Assuming the 90 days horizon John Hancock Government is expected to under-perform the Pacific Funds. In addition to that, John Hancock is 2.21 times more volatile than Pacific Funds Strategic. It trades about -0.1 of its total potential returns per unit of risk. Pacific Funds Strategic is currently generating about 0.07 per unit of volatility. If you would invest  1,044  in Pacific Funds Strategic on September 4, 2024 and sell it today you would earn a total of  7.00  from holding Pacific Funds Strategic or generate 0.67% return on investment over 90 days.
Time Period3 Months [change]
DirectionMoves Together 
StrengthWeak
Accuracy100.0%
ValuesDaily Returns

John Hancock Government  vs.  Pacific Funds Strategic

 Performance 
       Timeline  
John Hancock Government 

Risk-Adjusted Performance

0 of 100

 
Weak
 
Strong
Very Weak
Over the last 90 days John Hancock Government has generated negative risk-adjusted returns adding no value to fund investors. In spite of fairly strong technical and fundamental indicators, John Hancock is not utilizing all of its potentials. The current stock price disturbance, may contribute to short-term losses for the investors.
Pacific Funds Strategic 

Risk-Adjusted Performance

5 of 100

 
Weak
 
Strong
Modest
Compared to the overall equity markets, risk-adjusted returns on investments in Pacific Funds Strategic are ranked lower than 5 (%) of all funds and portfolios of funds over the last 90 days. In spite of fairly strong basic indicators, Pacific Funds is not utilizing all of its potentials. The current stock price disturbance, may contribute to short-term losses for the investors.

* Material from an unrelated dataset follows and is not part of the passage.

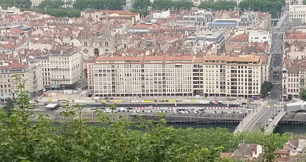 Portion de Saône entre l'ancien pont du Change (à gauche en face de l'église Saint-Nizier) et le pont Maréchal Juin (à droite). Photo prise depuis le point de vue de Fourvière.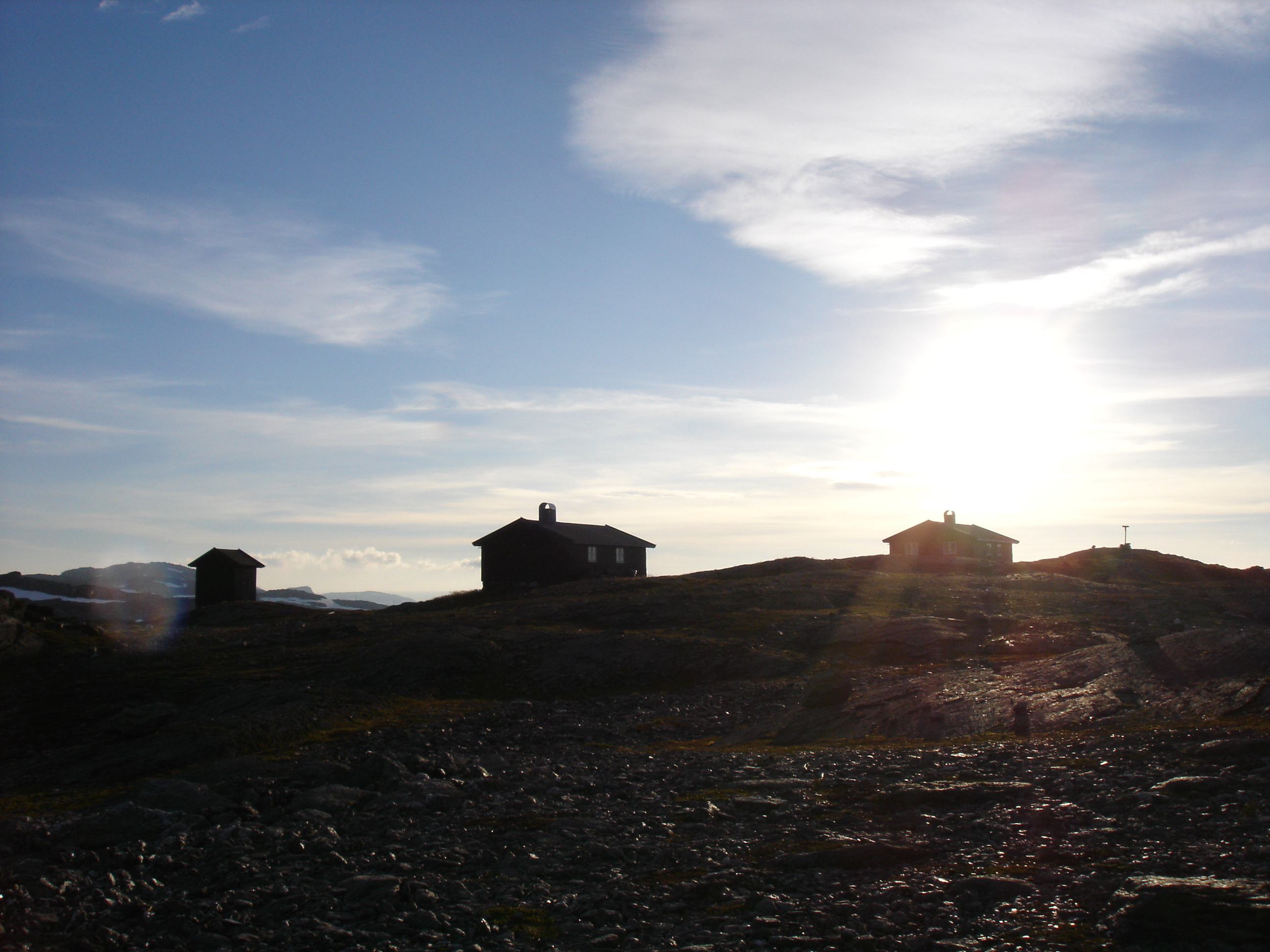 Bildet av Tyssevassbu Hytte sett fra veien til Torehytta, 09.09.2012

John Hancock and Pacific Funds Volatility Contrast

   Predicted Return Density   
       Returns  

Pair Trading with John Hancock and Pacific Funds

The main advantage of trading using opposite John Hancock and Pacific Funds positions is that it hedges away some unsystematic risk. Because of two separate transactions, even if John Hancock position performs unexpectedly, Pacific Funds can make up some of the losses. Pair trading also minimizes risk from directional movements in the market. For example, if an entire industry or sector drops because of unexpected headlines, the short position in Pacific Funds will offset losses from the drop in Pacific Funds' long position.
The idea behind John Hancock Government and Pacific Funds Strategic pairs trading is to make the combined position market-neutral, meaning the overall market's direction will not affect its win or loss (or potential downside or upside). This can be achieved by designing a pairs trade with two highly correlated stocks or equities that operate in a similar space or sector, making it possible to obtain profits through simple and relatively low-risk investment.
Check out your portfolio center.
Note that this page's information should be used as a complementary analysis to find the right mix of equity instruments to add to your existing portfolios or create a brand new portfolio. You can also try the Volatility Analysis module to get historical volatility and risk analysis based on latest market data.